Why are Internships Important for Business Students?
Internships are perhaps the best way for students to receive the following benefits:
- Exposure – An internship provides an opportunity to receive exposure to professional practice. This can help the intern determine whether a particular career path is right for them. Also, many student interns say that experience in a career path makes the concepts and theories learned in the classroom more relevant and engaging.
- Experience – The internship provides some experience undertaking professional tasks or developing professional skills. In business school, students are exposed to various skills required in a particular industry. They are not, however, required to demonstrate or practice those skills with enough regularity to create proficiency. Practicing those skills in the employment environment can be highly beneficial to the learning process. Also, these skills may be necessary for the student to secure future employment in the field.
- Networking – The intern has the opportunity to make connections with individuals who work in that industry. Every person with whom the intern has some level of interaction is a potential connection.

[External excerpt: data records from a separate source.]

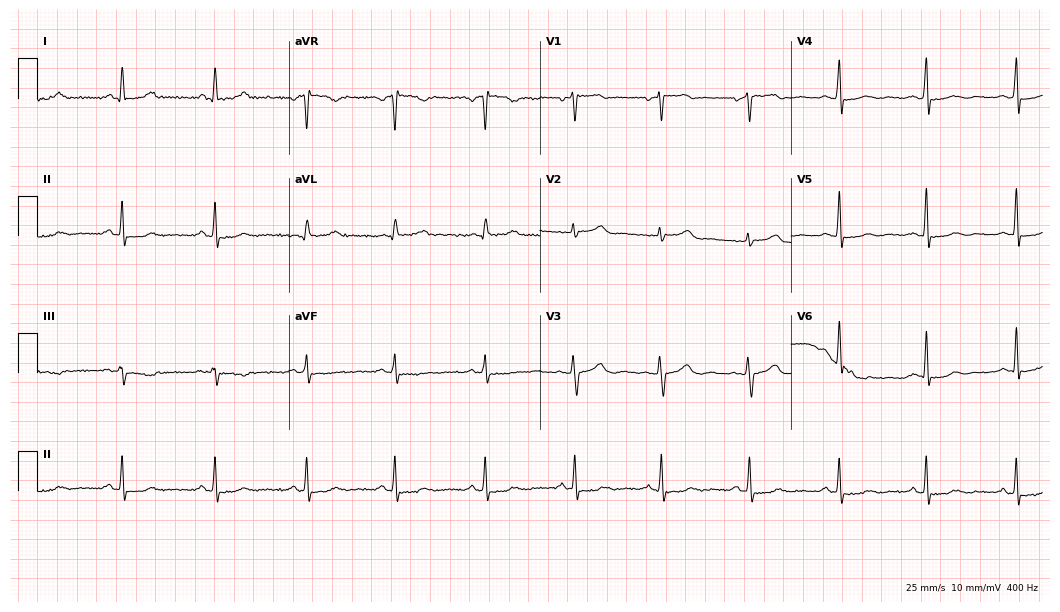
Resting 12-lead electrocardiogram (10.2-second recording at 400 Hz). Patient: a 46-year-old female. None of these six findings is recorded: first-degree AV block, right bundle branch block (RBBB), left bundle branch block (LBBB), sinus bradycardia, atrial fibrillation (AF), sinus tachycardia. Other findings, if any, are not listed.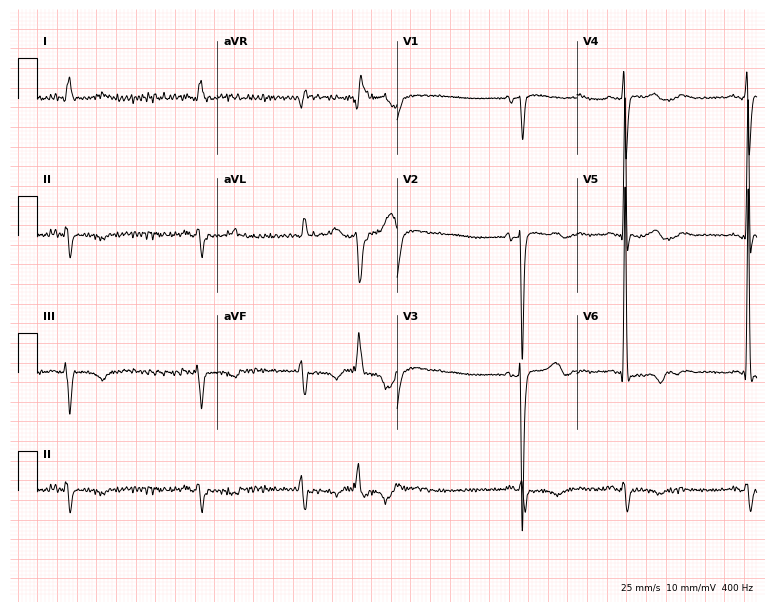
Electrocardiogram (7.3-second recording at 400 Hz), a male, 78 years old. Of the six screened findings (first-degree AV block, right bundle branch block (RBBB), left bundle branch block (LBBB), sinus bradycardia, atrial fibrillation (AF), sinus tachycardia), none is recorded. Findings outside these six are not listed.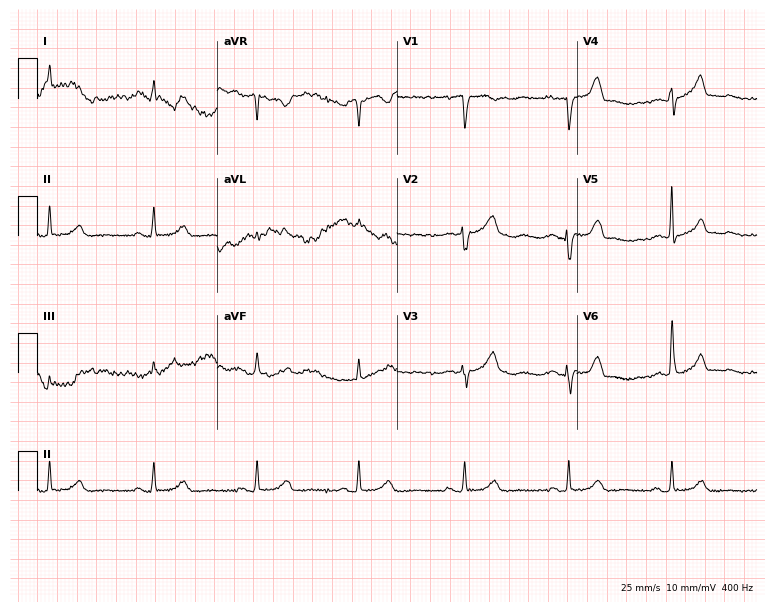
ECG (7.3-second recording at 400 Hz) — a 77-year-old woman. Screened for six findings — first-degree AV block, right bundle branch block, left bundle branch block, sinus bradycardia, atrial fibrillation, sinus tachycardia — none is recorded.

These individuals often serve as references for the intern in the future. They can help the intern in locating a job, making other industry connections, or provide a professional recommendation for the intern when later applying for a position.
- Work Ethic – The student can demonstrate her work ethic and willingness to learn. Many employers want to see a level of dedication to an industry or career field before hiring a new employee. Employee turnover is a big deal for any business. As such, an applicant with some level of exposure or experience in the career field may signal that she is dedicated to the career path in which she is applying.
- Potential Employment – Many employers use the internship experience to fill their talent pipeline. That is, the interns become the primary recruiting pool for the company. Across the US, Fortune 500 companies hire approximately 80% of new hires from their internship programs.
Searching for Posted Internships
There are numerous methods of searching for internships that have been publicly listed. These include:
- School Listings – Many employers reach out directly to schools to list internship opportunities. They may go as far as to schedule on-campus interviews for open internship positions.
- Job Boards – Many companies list internship opportunities on internal and public job boards. These listings are generally only available for a limited amount of time. So, interested interns should be diligent to check these boards for new listings.
- LinkedIn – Employers are increasingly posting internship opportunities on LinkedIn. Further, employers are using the platform to actively recruit students searching for these types of internship positions. Recruiting interns, however, has not reached the level of prominence as actively recruiting candidates for full-time positions, but this form of recruiting does exist.
Finding Internships that are NOT Publicly Posted
Not all employers actively list internships. In fact, some of the best internship experiences happen at small or mid-sized employers who do not actively recruit interns. So, how do you find these internships.
- Personal Connections – The best source for locating an internship is through one’s personal connections. Having someone to refer you to a company for an internship opportunity has a very high success rate. There is a sort of social contract involved obligates the employer to at least provide the recommended intern with an interview. This types of connections often result in an employer creating an internship for the recommended student. Sources of personal connection can include family, friends, professional connections, social/interest/religious groups, etc.
- Direct Contact – I cannot recommend enough that you make the point to reach out directly to companies for an internship. Many companies do not list internships; and, they may not take interns except in the off chance an individual reaches out to them directly. With this being said, you should not depend upon sitting behind a computer and sending our resumes to potential intern employers. Start by identifying potential companies. There are many ways to identify potential companies. Here are some recommendations:
- Internet (Google) Search – Most companies have a web presence. Google is the leading Internet search engine. You can easily find companies by searching specific keywords and your location. When searching a location, try the city, county, and zip code where you are searching.
- Chambers of Commerce – Most counties have a chamber of commerce. These chambers keep lists of members and directories. Some have searchable directories on their public website. You can use these directories to search by business type or industry.
- Yellow Pages – The local yellow pages are largely a relic of historic advertising practices. Now, most of the business listings are in online format. The listings are very useful, however, as all of the businesses are grouped together based upon their primary value offering.
- Facebook – While Facebook is a social media platform for individuals, businesses have an increasing presence on the site. Companies develop business pages from which they manage their advertising campaigns. You can actively search for businesses based upon keywords and location.
- Business Databases – Finally, there are tons of free and paid business search databases available on the Internet. Simply Google the phrase, “Search for businesses” and you will see results for dozens of results for search databases. I recommend reading the Google ratings to determine which ones are worth it.
Once you identify a company, you should research the company and make an appointment to meet with someone at the company. If all else fails, you should simply show up at the employer, ask to speak with a manager, shake hands, and drop off your resume. This level of personal dedication can have very positive results.
Learning business is just one step in the process to securing a career as a business professional. Generating an opportunity for employment or other professional experience is paramount. Employers expect business students to complete internships while in school. Acquiring an internship with a company may be far easier than acquiring a full-time position.
So, if your objective in acquiring business knowledge is to secure employment, an internship (along with other forms of professional networking) is the most important thing that you can do in business school – behind graduating.